The server takes the user and the message and broadcasts it out to all connected clients. Telling them to look for ReceiveMessage logic on the client. It looks like the following:

    connection.on("ReceiveMessage", (user, message) => { 
        const encodedMsg = user + " says: " + message;
        const li = document.createElement("li");
        li.textContent = encodedMsg;
        document.getElementById("messagesList").appendChild(li);
    });

Telling the client when connection receives “ReceiveMessage” with 2 parameters. Do the following. In this case just throw all chat in a LI tag and append it to the list.

I won’t tell about processing example, since it looks a lot like Chat, just to a single user. Instead tell abit about admin / graph example. To start out I will show the code for the hub.

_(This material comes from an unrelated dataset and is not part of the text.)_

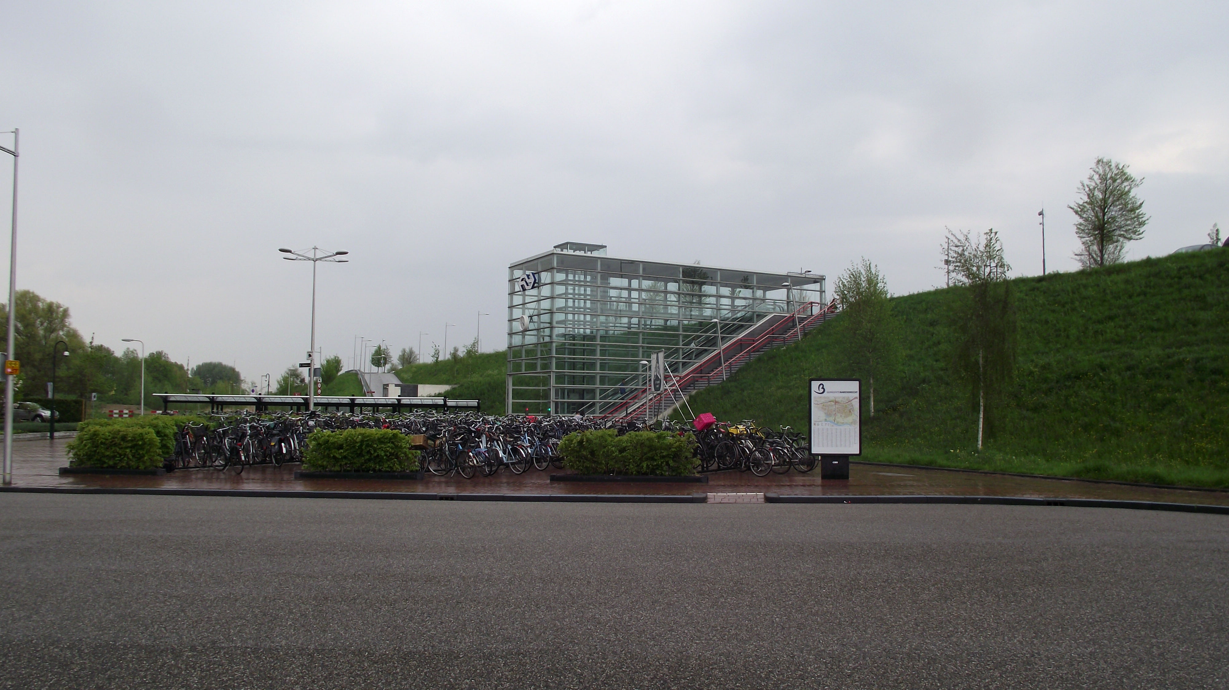 Ingang station Barendrecht gezien vanaf het busstation aan de westkant.
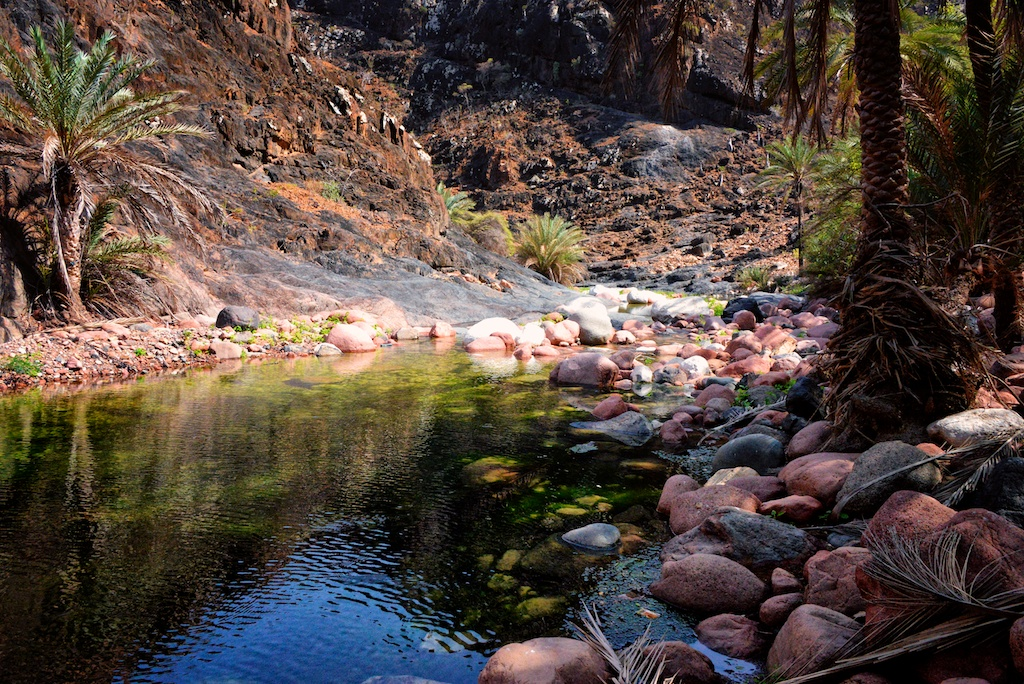 Yemen

    public class GraphHub : Hub
    {
    }

So empty. It’s because choose not to have any logic in here to show how you could call your client’s outside the hub. So my GraphHub is only used to register the route and get users connected. But all messages sent to clients come from my TimedHostedService using dependcy injection. The constructor looks like the following:

    public TimedHostedService(ILogger<TimedHostedService> logger, IHubContext<GraphHub> graphHubContext, IAmazonSQS amazonSqs)

    // which allows for us to use it in the service like this:

    _graphHubContext.Clients.All.SendAsync("LogWork", "Some message to clients")

So IHubContext gets injected, so I can send messages to my clients. The TimedHostedService runs in the background every 500ms and fetches messages of a AWS Queue. Then it runs through all these messages and sends them to the clients listening on GraphHub. We could do all kind of cool stuff like summing up or getting averages of all messages before sending it to the clients. You can see all the code or download it on github.

Server side code can be found here.
And the client side code can be found here.

Hoped you liked the blog post and got some nice ideas to improve your projects with WebSockets.